Example: Slack -> rule -> LLM -> Jira
- Slack slash command: /where2eat
- Lambda: load session, apply rules, call model
- Return: ephemeral Slack message with top 3 and a button to create a Jira task 'Book table at X'
- On button click: create Jira issue, attach AuditRecord URL, store modelVersion and rulesSnapshot (backed by safe repo versioning — see backup & versioning).
Security, governance & audit (non‑negotiables)
By 2026, regulators and auditors expect model provenance and policy enforcement. For internal micro‑apps, follow this minimal set:
- Log the input JSON, rule snapshot (hash or commit), model version, and the exact LLM response.
- Encrypt logs at rest and restrict access via RBAC; treat AuditRecord as a legal artifact. Store snapshots and logs with storage best practices (storage cost optimization).
- Version prompts and store them in Git so you can roll back after a bad prompt change.
- Use allow/deny rules for sensitive decisions (e.g., HR assignments) and keep those rules deterministic — don't let an LLM overrule them.
- Mask PII in prompts or use synthetic tokens for sensitive data before sending to third‑party models.
- Run periodic audits for bias: check if workloads or locations disproportionately affect certain groups.
Pro tip: Store rules in the same repo as prompts and CI them together. A failing policy test should block deploys.

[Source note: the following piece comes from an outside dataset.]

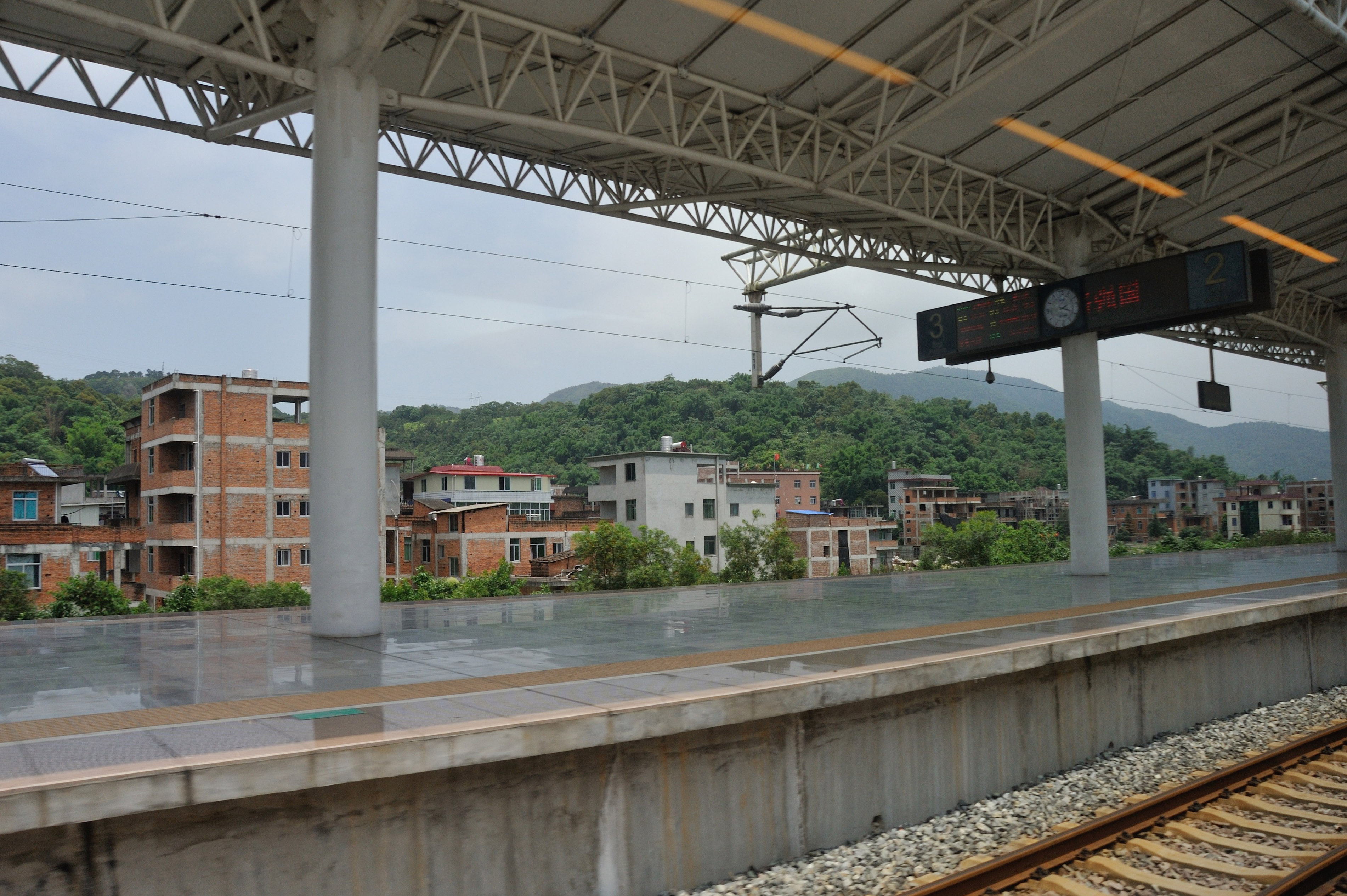 连江站站台

Testing, metrics, and continuous improvement
Treat micro‑apps like product features. Track these KPIs:
- Decision latency (ms)
- Acceptance rate (when users accept suggested option)
- Reopen rate (times users override a suggestion)
- Assignment fairness metrics (workload variance)
Testing checklist:
- Unit tests for rule interpreter (edge cases like empty candidate sets)
- Golden prompt tests — expected JSON structure and key rationale phrases
- Integration tests for Slack/Jira flows using sandbox tokens
- Smoke tests for audit logging and rule snapshotting
Step‑by‑step build plan (finish in a weekend)
- Define the decision: document inputs, users, and candidate attributes.
- Create the minimal data model (use the JSON above) in your datastore (Postgres/Dynamo).
- Write the first set of deterministic rules (ban/allow + basic weights).
- Implement a tiny rule interpreter (or deploy OPA). Add unit tests.
- Write two LLM prompts: (1) ranking + reasons, (2) fallback/explanation. Version them in Git.
- Wire a simple UI: Slack command or Retool page with a button to run decisioning.
- Add audit logging: store request, rulesSnapshot hash, modelVersion, and result.
- Run a pilot with one team for 1–2 weeks; capture metrics and feedback, iterate rules. If you want to accelerate the pilot, the starter kit and the patterns in the CRM-to-micro-app playbook are good accelerators.
Concrete examples: internal micro‑apps you can spin up from this template
- Meeting Room Finder: Filter rooms by capacity, equipment, and booking policy; LLM suggests alternatives and short rationales.
- On‑call Pairing: Use workloadScore, skills, and recent pager history to create pairs; LLM explains why pairings minimize burnout. See micro‑matchmaking patterns (micro‑matchmaking).
- Interview Scheduler: Match interviewer skills to role needs while balancing calendars.
- Vendor Shortlist: Produce a ranked short list with policy checks and a human‑readable brief for procurement.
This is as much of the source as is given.